Extracted data entries:
=====

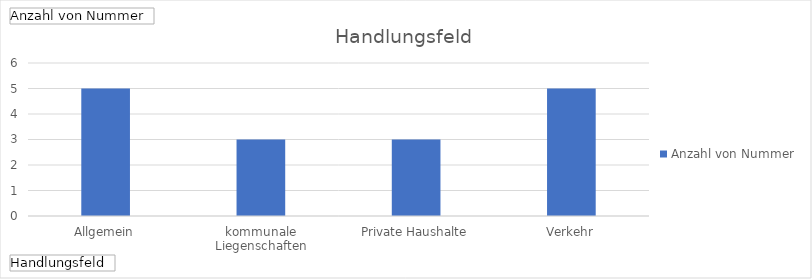
| Category | Ergebnis |
|---|---|
| Allgemein | 5 |
| kommunale Liegenschaften | 3 |
| Private Haushalte | 3 |
| Verkehr | 5 |
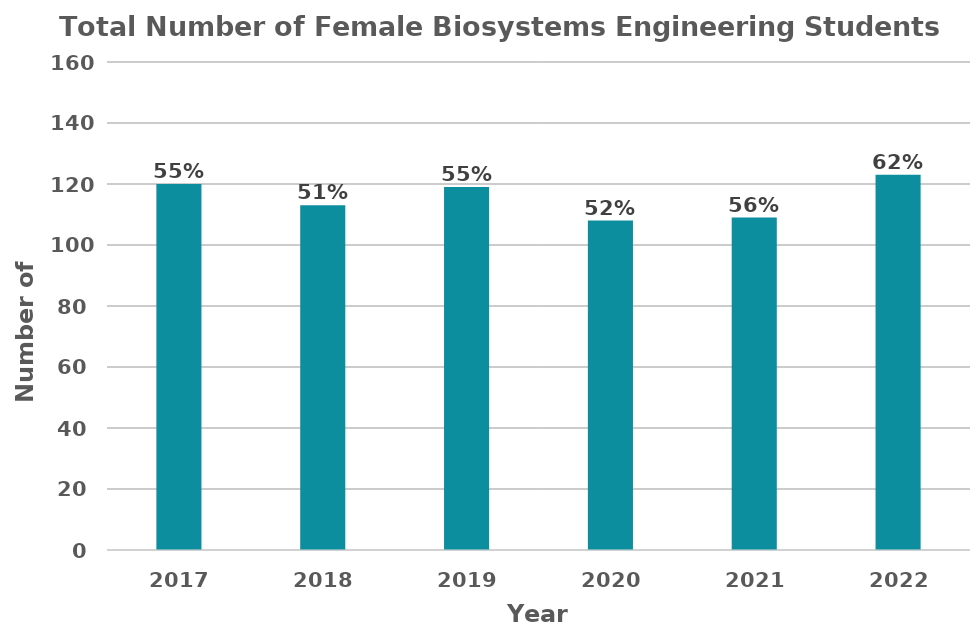
| Category | Total Number of Female Biosystem Engineering Students |
|---|---|
| 2017.0 | 120 |
| 2018.0 | 113 |
| 2019.0 | 119 |
| 2020.0 | 108 |
| 2021.0 | 109 |
| 2022.0 | 123 |
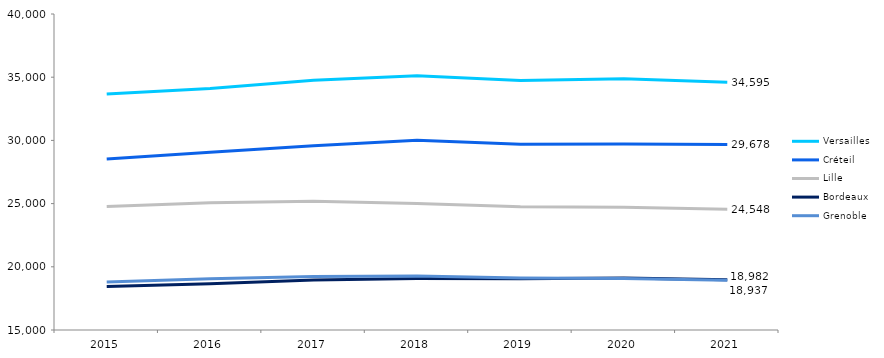
| Category | Versailles | Créteil | Lille | Bordeaux | Grenoble |
|---|---|---|---|---|---|
| 2015.0 | 33677 | 28522 | 24768 | 18435 | 18806 |
| 2016.0 | 34104 | 29058 | 25060 | 18661 | 19048 |
| 2017.0 | 34750 | 29575 | 25179 | 18962 | 19225 |
| 2018.0 | 35117 | 30018 | 25001 | 19081 | 19263 |
| 2019.0 | 34737 | 29698 | 24750 | 19045 | 19119 |
| 2020.0 | 34880 | 29722 | 24715 | 19107 | 19066 |
| 2021.0 | 34595 | 29678 | 24548 | 18982 | 18937 |

=====

Where does the word "Category" occur in the data? Copy every line that has it.

TASK RESULT:
| Category | Ergebnis |
| Category | Total Number of Female Biosystem Engineering Students |
| Category | Versailles | Créteil | Lille | Bordeaux | Grenoble |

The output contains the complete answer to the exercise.